It appears as though President Trump has a bug across his bum. One that insists America gets involved in war. Some kind of war. Any kind of war. The latest is focused on trade wars.
Most people aren’t keen on wars. They are always destructive, cost millions upon millions of dollars and impact thousands of individuals in a not-so-positive fashion. In other words, there’s basically nothing to like about a war. And none of them are ever easy to win.
So whether it be a war amongst nations or one over trade, there are always losers no matter which camp one is in. Except, of course, for the political, corporate and business profit-takers whose see their coffers bulge as a result of the woes of war.
Although most presidents rely on history to be a guide to understanding current situations, Trump, I’ve read, is said not to be much of a reader. But if he were, he might recall one time in our history when President Thomas Jefferson, through the Embargo Act, cut off all international trade with Europe. That was back in 1807. The result was, one year after those actions were taken, America’s economy collapsed and Congress repealed the act.
Will someone please tell President Trump that? America has enough economic problems to deal with without him intentionally starting a war.
Market Quick Glance
All cleaned up. Whew. That was quick.
Last week I wrote that if you had invested into an S&P 500 index fund or one that tracks the Russell 2000 you wouldn’t have made any money this year. But that was last week. This year, it’s a much different—and more profitable—story.
When the markets closed on Friday it was a clean plus-side return sweep for all the indices followed here. One index, Nasdaq, even hit a new all-time high. And the Russell 2000 gained heaps.
Below are the weekly and 1-year index performance results for four major indices— including the dates each reached new highs—according to CNBC.com based on prices at the close of business on Friday, March 9, 2018.
–DJIA 2.49%% YTD up from the previous week’s -0.73%
- 1 yr Rtn 21.21% up from the previous week’s 16.83%
Most recent DJIA all-time high was reached on January 26, 2018 of 26,616.71. The previous high was reached January 18, 2018 was 26,153.42.
-S&P 500 4.22% YTD up from last week’s 0.66%
- 1 yr Rtn 17.83% up from last week’s 12.99%
The S&P 500 reached its most recent all-time high on January 26, 2018 of 2,872.87. The previous high was reached on January 19, 2018 of 2810.33.
-NASDAQ 5.13 YTD up from last week’s 5.13%
- 1yr Rtn 28.99% way up from last week’s 23.83%
Nasdaq stepped out reaching a brand new all-time high on March 9, 2018 of 7,560.81. The previous high of 7,505.77 was reached on January 26, 2018.
-Russell 2000 4.01%YTD up significantly from last week’s –0.15%
- 1yr Rtn 16.98% up lots from last week’s 9.85%
The Russell 2000 reached an all-time high on January 24, of 1,615.52. The previous high was reached on January 16, 2018 of 1,604.02.
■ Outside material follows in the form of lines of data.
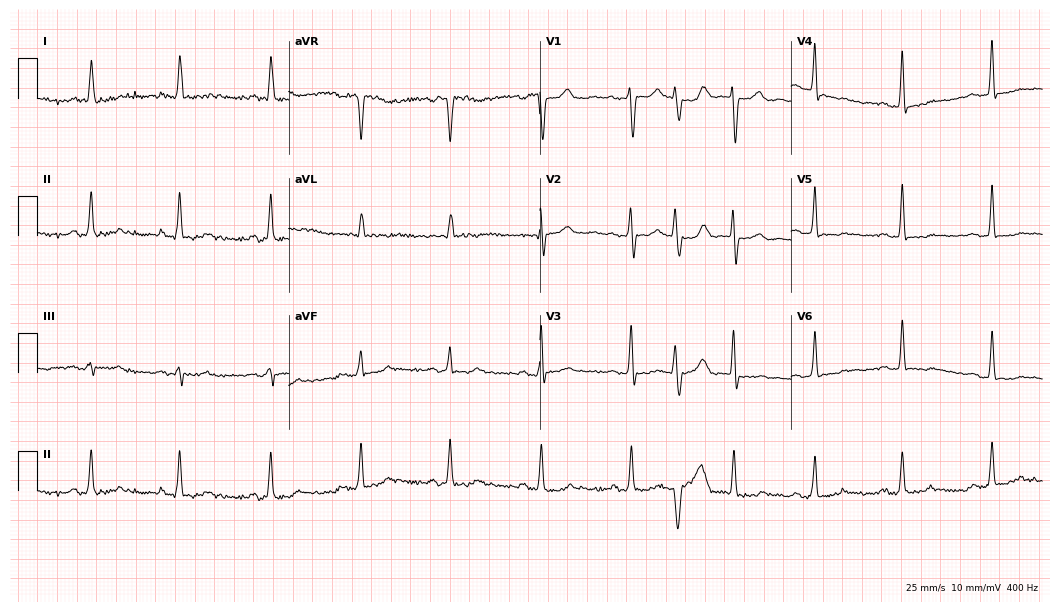
ECG — a 57-year-old female. Screened for six findings — first-degree AV block, right bundle branch block (RBBB), left bundle branch block (LBBB), sinus bradycardia, atrial fibrillation (AF), sinus tachycardia — none is recorded.
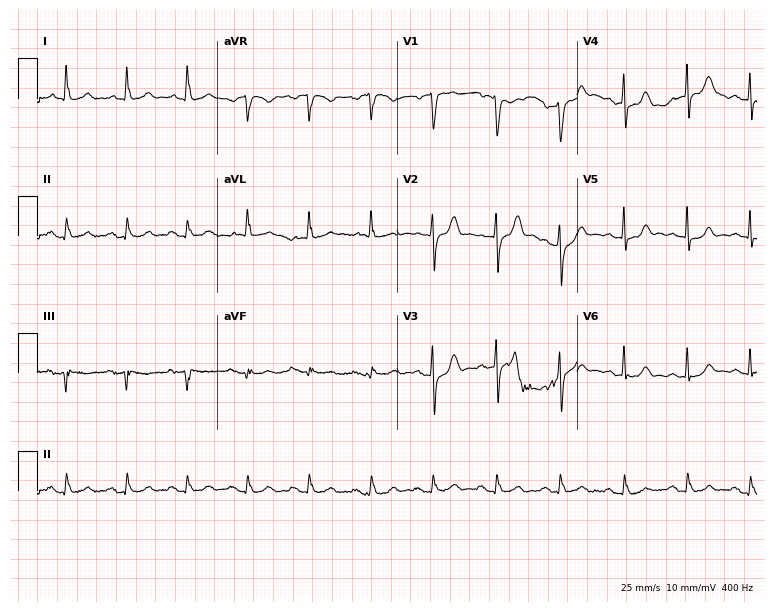
12-lead ECG (7.3-second recording at 400 Hz) from a 74-year-old male. Labelled as a normal ECG.
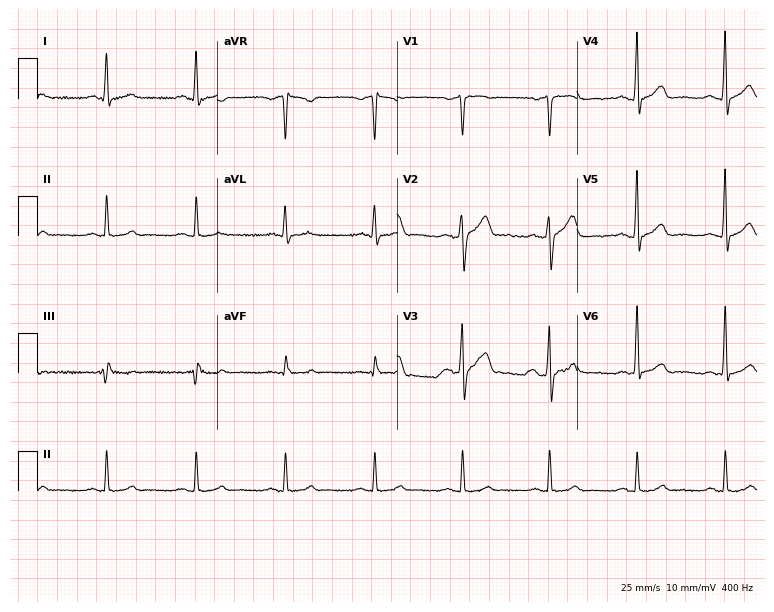
ECG (7.3-second recording at 400 Hz) — a man, 53 years old. Labelled as a normal ECG.

What a difference five trading days can make.
It didn’t take long for the year-to-date average cumulative total reinvested returns for equity funds to gain some strength. And, as of Thursday, March 8, 2018, the average fund that falls under the broad U.S. Diversified Equity Funds heading was on the plus-side of things: 0.57%. That’s up from the previous week’s average return of -0.31%, according to Lipper.
It’s Large-Cap Growth Funds that led this pack’s performance with an average year-to-date return of 5.50%.
Behind it came Multi-Cap Growth Funds at 4.49%. Then, Mid-Cap Growth Funds, 2.55%.
Small-Cap Value and Dedicated Short Bias Funds lost the most ground, with and average return for funds falling under those headings of -3.64% and-3.40% respectfully.
Visit www.allaboutfunds.com for more information about how various equity and fixed-income funds have rewarded investors over the short-and long-term, based upon Lipper data. Short-term meaning weekly and monthly performance returns; longer-term includes quarterly, year-to-date, 1-yr, 2-yr, 3-yr and 5-yr returns.
It appears that some Floridians have become fed up with the spring-ahead fall-back time changes. So, the powers that be are considering bowing out.
Trouble is, the idea might sound appealing but the reality of what would happen as a result isn’t.
Here’s one example: Floridians would have to forget becoming a part of any New Year’s Eve celebrations with the big ball dropping at 12 midnight. While the ball may be falling in New York City at that hour, it would take another hour for it to hit ground for those living in Florida.
Doubt many in Florida would go for that. Citizens in the Sunshine State are already confused enough.